RECORDED INFORMATION:
◆ ◆ ◆ ◆ ◆

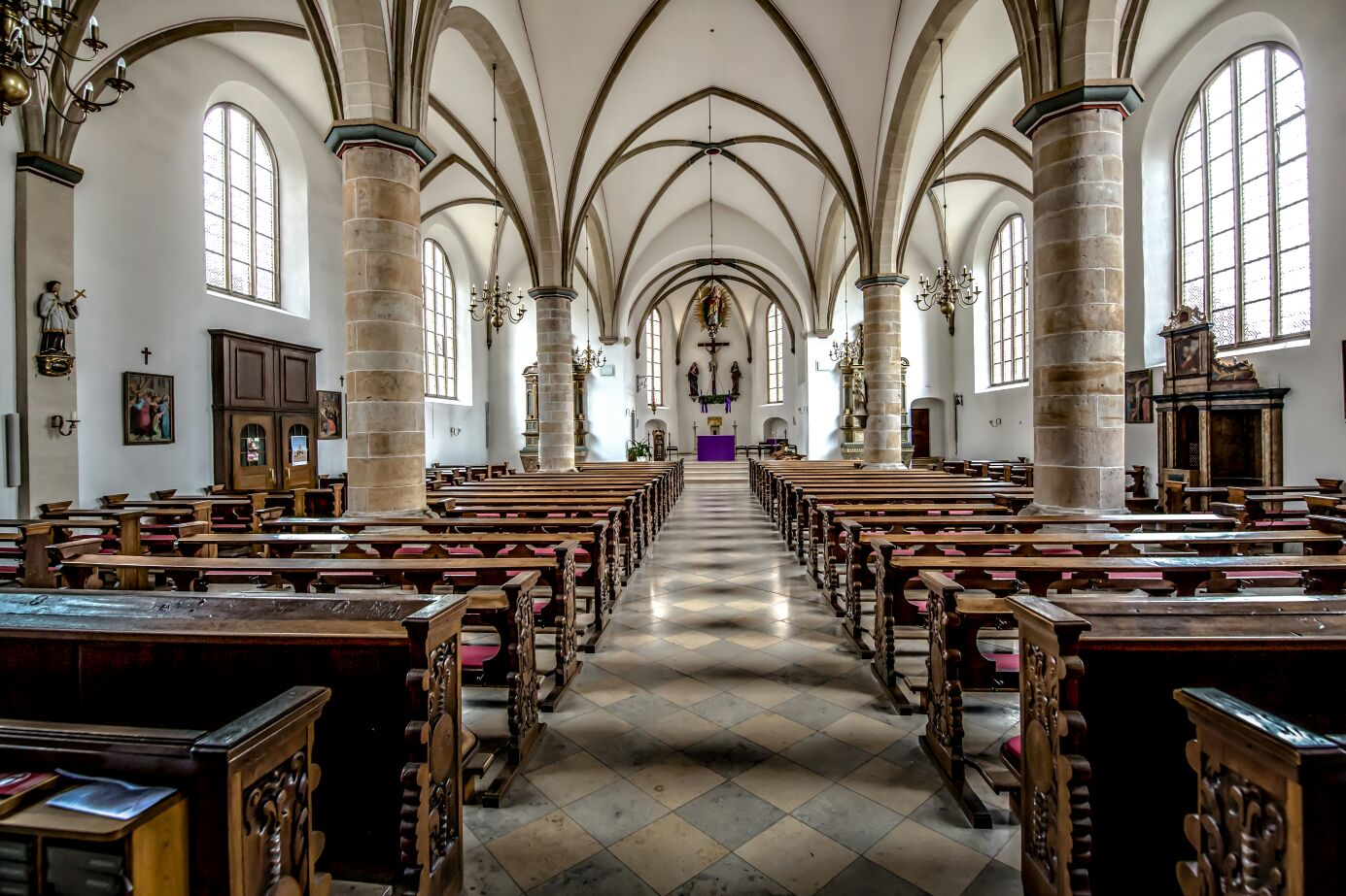 Die Kirche mit dem Blick von der Eingangstür zum Altar.
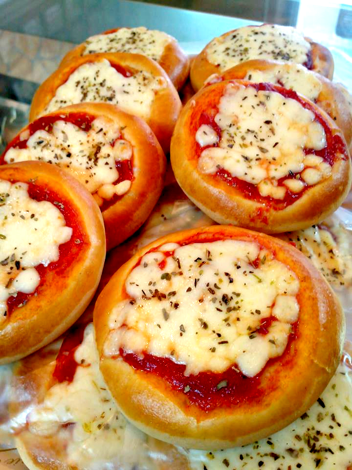 Le pizzette di Siracusa - Pizzeria Mundo Maya
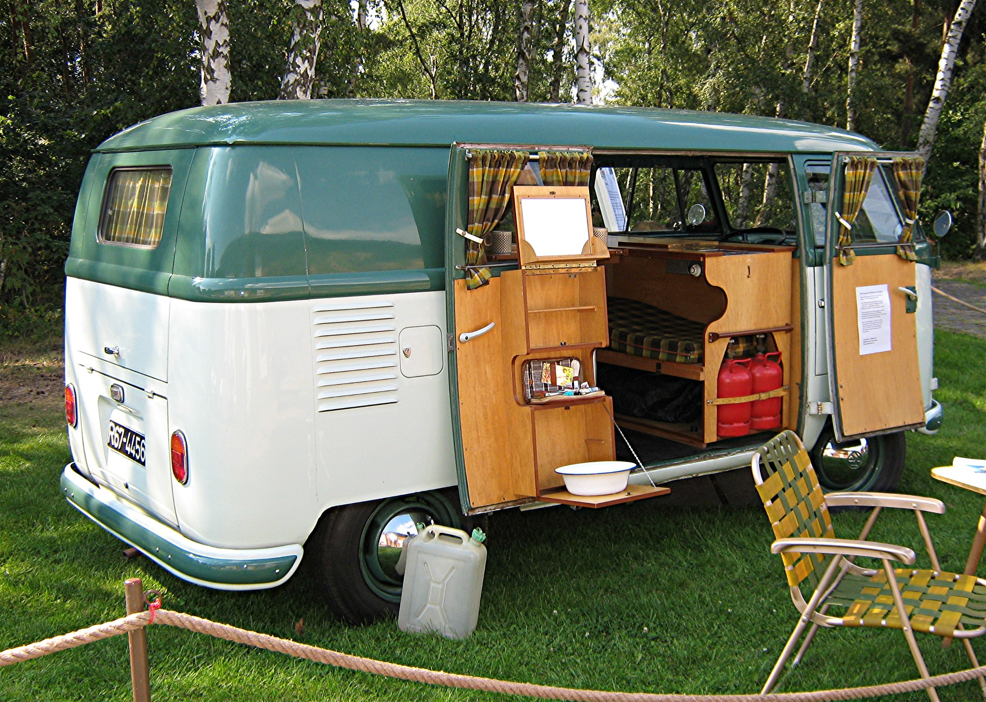 VW-Bus mit Westfalia Campingbox, einer leicht aus- und einbaubaren Zusatzeinrichtung für den VW T1-Transporter. Das Fahrzeug gehört dem Westfalia-Museum und wurde bei den Jubiläumsfeiern des Rheinischen Freilichtmuseums in Kommern gezeigt.

◆ ◆ ◆ ◆ ◆

Nothing but the lines from the line with "Le pizzette di" through the last line of the listing above should be repeated, and pictures should be left out.

FINISHED EXERCISE:
 Le pizzette di Siracusa - Pizzeria Mundo Maya
 VW-Bus mit Westfalia Campingbox, einer leicht aus- und einbaubaren Zusatzeinrichtung für den VW T1-Transporter. Das Fahrzeug gehört dem Westfalia-Museum und wurde bei den Jubiläumsfeiern des Rheinischen Freilichtmuseums in Kommern gezeigt.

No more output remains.